● EXERCISE
Starting with the line below that holds "sample: Liver" and stopping after the line that holds "sample: Parapodia", transcribe the lines exactly, leaving out all pictures.

··· SUPPLIED DATA

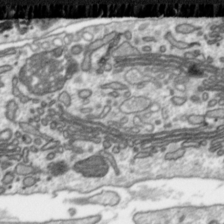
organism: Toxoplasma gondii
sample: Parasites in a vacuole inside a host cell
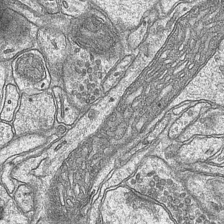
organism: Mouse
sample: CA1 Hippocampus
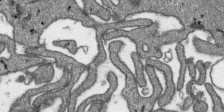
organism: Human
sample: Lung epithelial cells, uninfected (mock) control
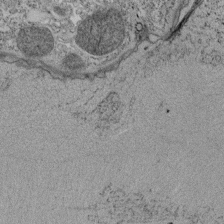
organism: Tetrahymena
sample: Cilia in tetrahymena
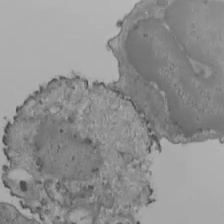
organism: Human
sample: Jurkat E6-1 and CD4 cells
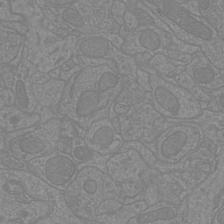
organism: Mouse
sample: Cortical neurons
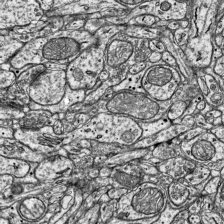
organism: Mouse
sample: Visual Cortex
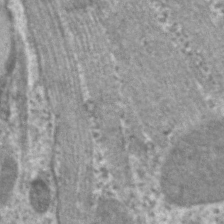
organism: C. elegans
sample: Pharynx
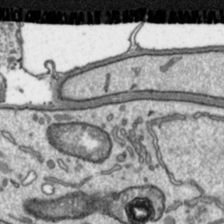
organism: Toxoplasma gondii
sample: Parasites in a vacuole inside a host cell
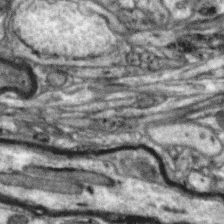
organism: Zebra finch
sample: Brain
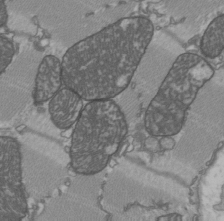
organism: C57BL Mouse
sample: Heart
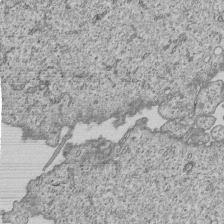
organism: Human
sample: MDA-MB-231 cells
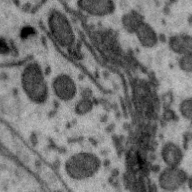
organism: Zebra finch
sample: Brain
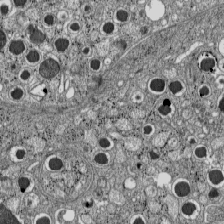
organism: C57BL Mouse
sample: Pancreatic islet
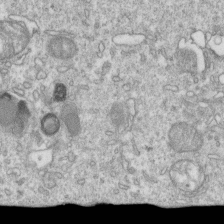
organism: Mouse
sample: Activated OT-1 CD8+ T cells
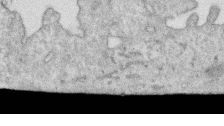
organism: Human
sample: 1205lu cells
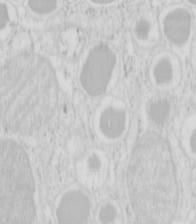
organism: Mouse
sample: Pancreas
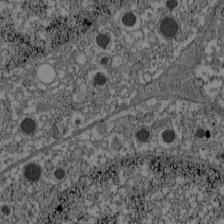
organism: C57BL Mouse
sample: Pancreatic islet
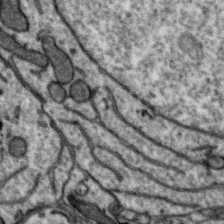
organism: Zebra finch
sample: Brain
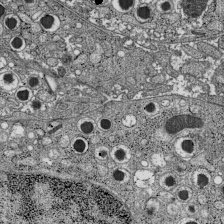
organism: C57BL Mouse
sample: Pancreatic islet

······
··· SUPPLIED DATA

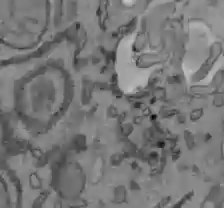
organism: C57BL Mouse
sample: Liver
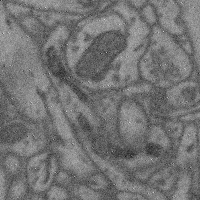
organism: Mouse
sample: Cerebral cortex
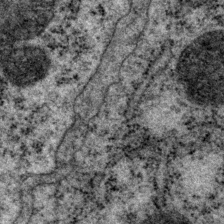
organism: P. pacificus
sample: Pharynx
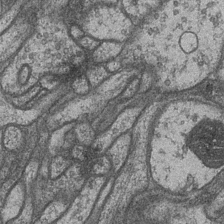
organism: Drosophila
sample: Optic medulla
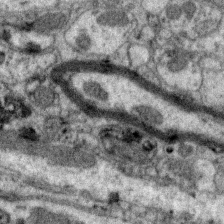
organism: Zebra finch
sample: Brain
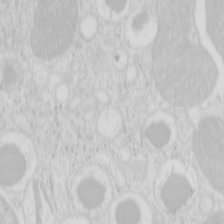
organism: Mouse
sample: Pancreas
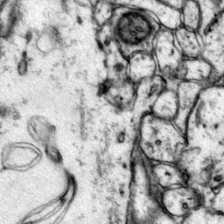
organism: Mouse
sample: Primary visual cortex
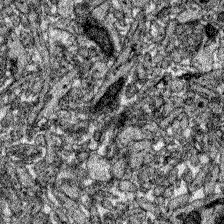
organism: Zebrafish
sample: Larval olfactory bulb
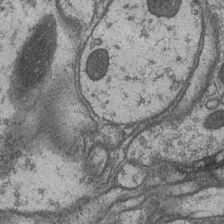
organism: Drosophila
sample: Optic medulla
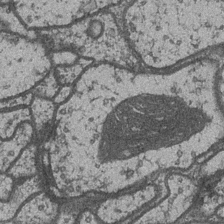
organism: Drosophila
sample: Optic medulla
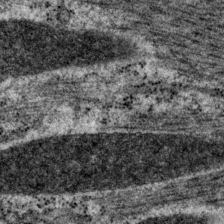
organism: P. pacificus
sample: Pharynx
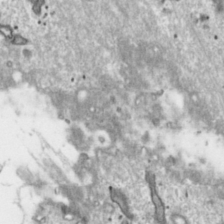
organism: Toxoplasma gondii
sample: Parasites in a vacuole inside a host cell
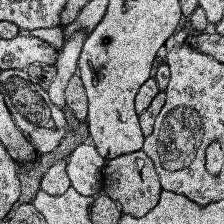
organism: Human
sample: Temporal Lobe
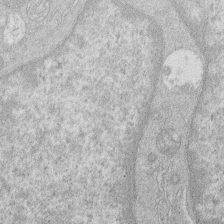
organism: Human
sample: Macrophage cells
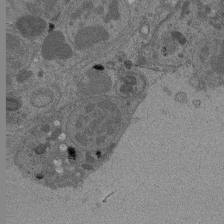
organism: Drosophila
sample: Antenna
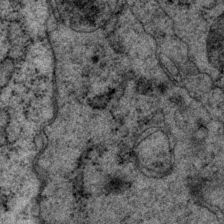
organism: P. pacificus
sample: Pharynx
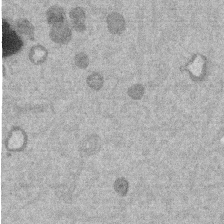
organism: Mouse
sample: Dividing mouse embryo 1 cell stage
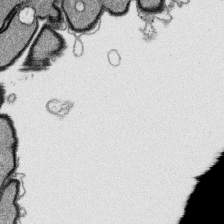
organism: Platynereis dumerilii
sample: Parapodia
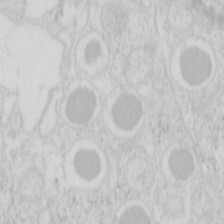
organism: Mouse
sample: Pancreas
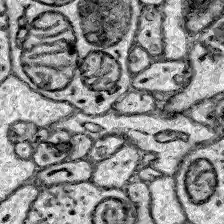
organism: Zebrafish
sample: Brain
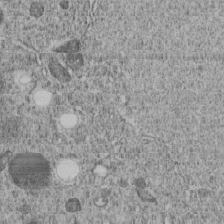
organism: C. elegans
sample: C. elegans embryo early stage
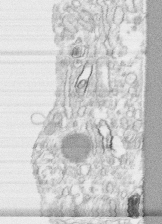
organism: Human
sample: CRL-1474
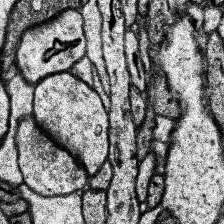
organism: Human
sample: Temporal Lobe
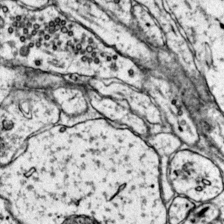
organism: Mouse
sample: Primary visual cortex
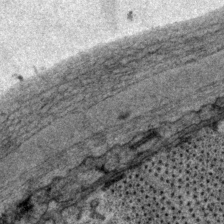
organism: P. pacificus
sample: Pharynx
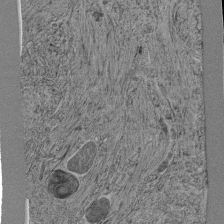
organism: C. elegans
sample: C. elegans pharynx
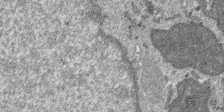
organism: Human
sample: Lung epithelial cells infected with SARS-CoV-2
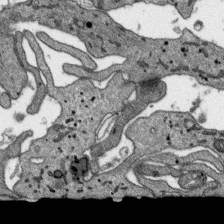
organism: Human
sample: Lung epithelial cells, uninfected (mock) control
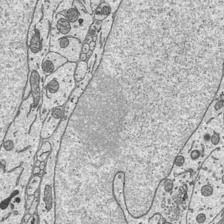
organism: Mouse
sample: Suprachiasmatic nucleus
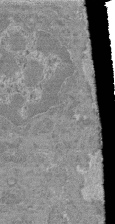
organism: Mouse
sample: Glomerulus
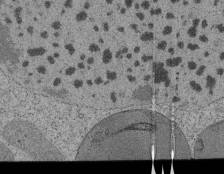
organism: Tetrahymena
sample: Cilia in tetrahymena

······

● ANSWER TO THE EXERCISE
sample: Liver
organism: Mouse
sample: Cerebral cortex
organism: P. pacificus
sample: Pharynx
organism: Drosophila
sample: Optic medulla
organism: Zebra finch
sample: Brain
organism: Mouse
sample: Pancreas
organism: Mouse
sample: Primary visual cortex
organism: Zebrafish
sample: Larval olfactory bulb
organism: Drosophila
sample: Optic medulla
organism: Drosophila
sample: Optic medulla
organism: P. pacificus
sample: Pharynx
organism: Toxoplasma gondii
sample: Parasites in a vacuole inside a host cell
organism: Human
sample: Temporal Lobe
organism: Human
sample: Macrophage cells
organism: Drosophila
sample: Antenna
organism: P. pacificus
sample: Pharynx
organism: Mouse
sample: Dividing mouse embryo 1 cell stage
organism: Platynereis dumerilii
sample: Parapodia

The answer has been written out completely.